For $\epsilon =0.2$, the numerical value of the second-order perturbed approximation using the KBMM is given by

$$\begin{array}{cc}\hfill x_{\mathrm{KBM}}=& c_0{e}^{-0.2t}cos\left(c_0^2\left(0.687142-0.687142e^{-0.4t}\right)+c_0^4\left(0.0346073e^{-0.8t}-0.0346073\right)+c_1+1.36435t\right)\hfill \\ \hfill & +0.000307188sin\left(\frac{t}{4}\right)-0.000869703e^{-0.1t}sin\left(1.36237t\right)+0.0110806cos\left(\frac{t}{4}\right)\hfill \\ \hfill & -0.0110806e^{-0.1t}cos\left(1.36237t\right)-0.591142,\hfill \end{array}$$

(74)

where $c_0$$=0.596673$ and $c_1=-0.136259$, whereas the numerical value to the first-order perturbed approximation using the MSM reads

$$\begin{array}{cc}\hfill x_{\mathrm{MSM}}& =e^{-0.275862t}\left(0.0671009-0.022367cos\left(\left(-0.177552e^{-0.275862t}-2.7287\right)t+0.250504\right)\right)\hfill \\ \hfill & -0.011501cos\left(\frac{t}{4}\right)+0.00302986e^{-0.413793t}cos\left(\left(-0.266328e^{-0.275862t}-4.09304\right)t+0.375756\right)\hfill \\ \hfill & +0.55877e^{-0.137931t}cos\left(\left(-0.088776e^{-0.275862t}-1.36435\right)t+0.125252\right)-0.591142.\hfill \end{array}$$

(75)

The two perturbed approximations (72) and (73) for $\epsilon =0.1$ and (74) and (75) for $\epsilon =0.2$, are compared with the RK4 numerical approximations as illustrated in Figure 1 and Figure 2, respectively.
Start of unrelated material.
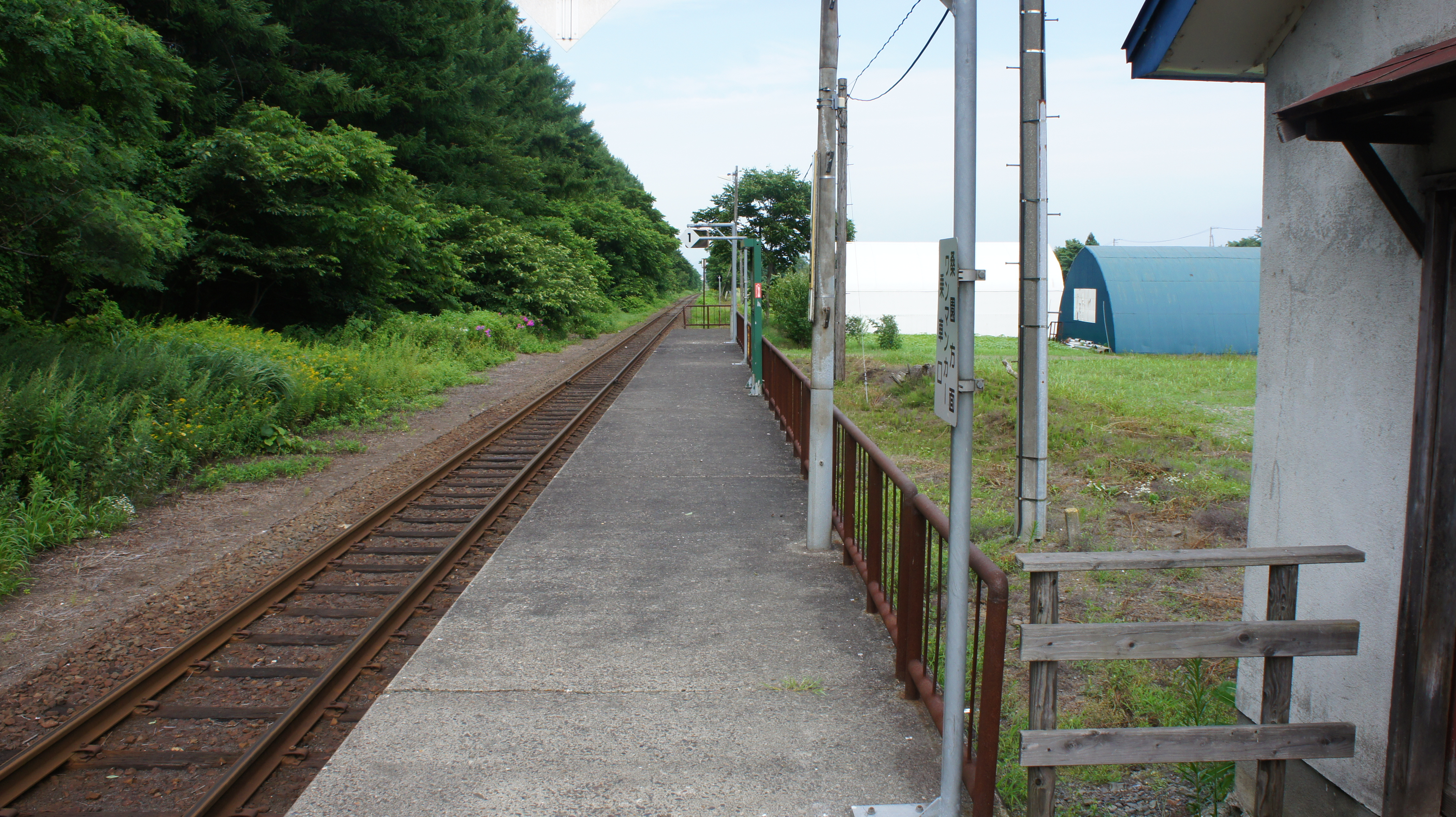 JR札沼線・札的駅のホーム

Moreover, the global maximum error for the two perturbed approximations as compared to the RK4 numerical approximations are estimated

$$\left\{\begin{array}{c}{\left.L_{KBM}\right|}_{\epsilon =0.1}=\underset{0<t\le 40}{max}\left|\mathrm{RK}4-\mathrm{KBM}-\mathrm{approx}.\right|=0.029302,\\ {\left.L_{MSM}\right|}_{\epsilon =0.1}=\underset{0<t\le 40}{max}\left|\mathrm{RK}4-\mathrm{MSM}-\mathrm{approx}.\right|=0.0522202,\end{array}\right.$$

(76)

and

$$\left\{\begin{array}{c}{\left.L_{KBM}\right|}_{\epsilon =0.2}=\underset{0<t\le 40}{max}\left|\mathrm{RK}4-\mathrm{KBM}-\mathrm{approx}.\right|=0.0545619,\\ {\left.L_{MSM}\right|}_{\epsilon =0.2}=\underset{0<t\le 40}{max}\left|\mathrm{RK}4-\mathrm{MSM}-\mathrm{approx}.\right|=0.0293156.\end{array}\right.$$

(77)

The comparison results are shown that both KBMM and MSM give good results compared the RK4 numerical approximations as illustrated from Figure 1 and Figure 2 as well as from the estimated error.
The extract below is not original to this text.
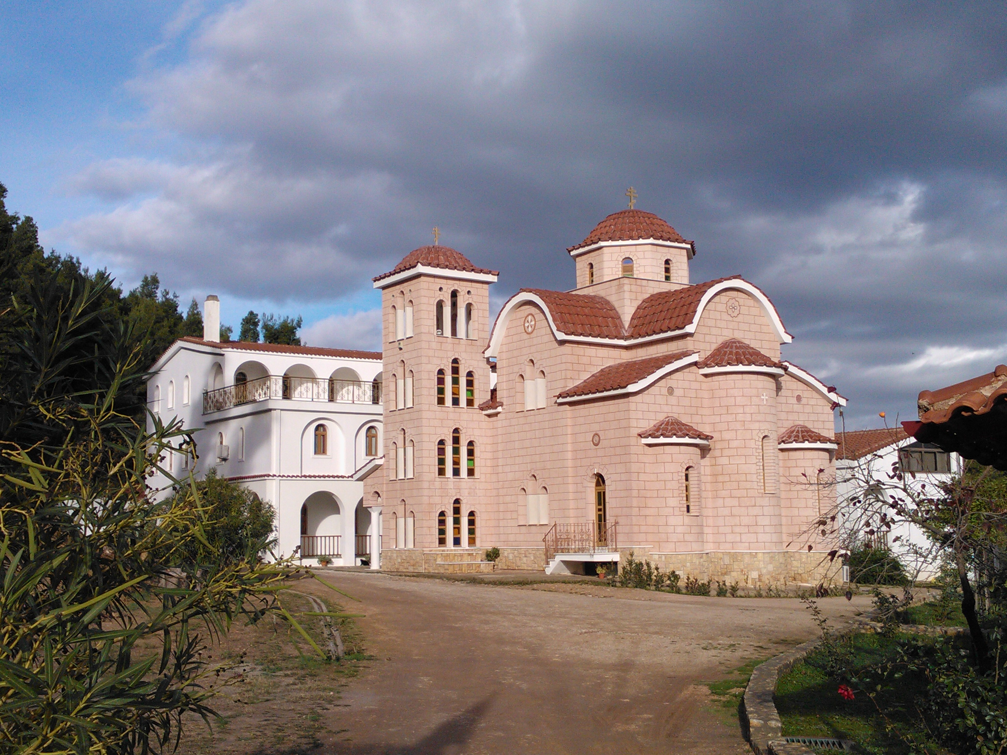 Монастырь Святых Ангелов в Афиднес

Figure 1. Both (a) second-order perturbed approximation (72) using the KBMM and (b) first-order approximation (73) using MSM to the i.v.p. (71) are compared with the RK4 numerical approximations for $\epsilon =0.1$.
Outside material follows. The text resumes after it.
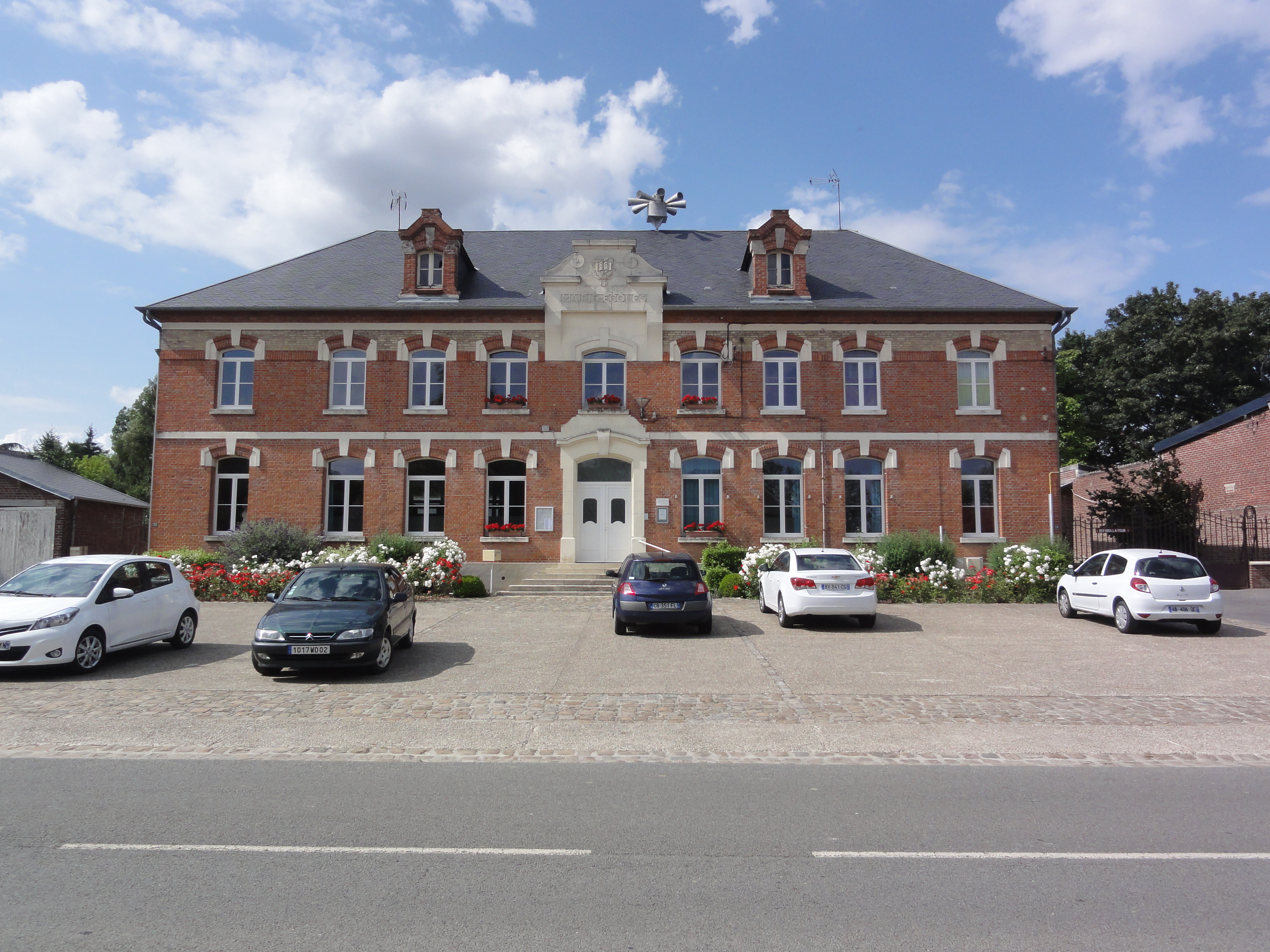 Clastres (Aisne) mairie

Figure 2. Both (a) second-order perturbed approximation (74) using the KBMM and (b) first-order approximation (75) using MSM to the i.v.p. (71) are compared with the RK4 numerical approximations for $\epsilon =0.2$.

6. Conclusions

In summary, using MATHEMATICA, the exact symmetric solutions of the standard/undamped Duffing–Helmholtz oscillator (D-HO) have been derived and discussed. Moreover, an approximation to this oscillator in the framework of elementary functions was derived. The trigonometric approximation was compared with both exact solutions and the 4th Range–Kutta (RK4) numerical approximation. It has been noted that the trigonometric approximation is characterized by high accuracy and more stability for long time intervals. On the other hand, both Krylov–Bogoliubov–Mitropolsky method (KBMM) and the multiple scales method (MSM) were applied to derive some approximate solutions to the time-delayed forced damped D-HO. Due to KBMM being less complicated than the other methods, thus, the approximate perturbed solution was derived up to the second order. In addition, it is possible to derive the solutions up to the upper degree in the same way. For the MSM, the first perturbed approximation was derived, but the higher-order approximations cost a lot of time; also in the same way, the higher-order approximations can be obtained. All perturbed approximations were analyzed numerically using suitable numerical values to the related parameters and compared with RK4 numerical approximations. It has been noticed that KBMM gives more accurate perturbed approximations to the current problem than the MSM.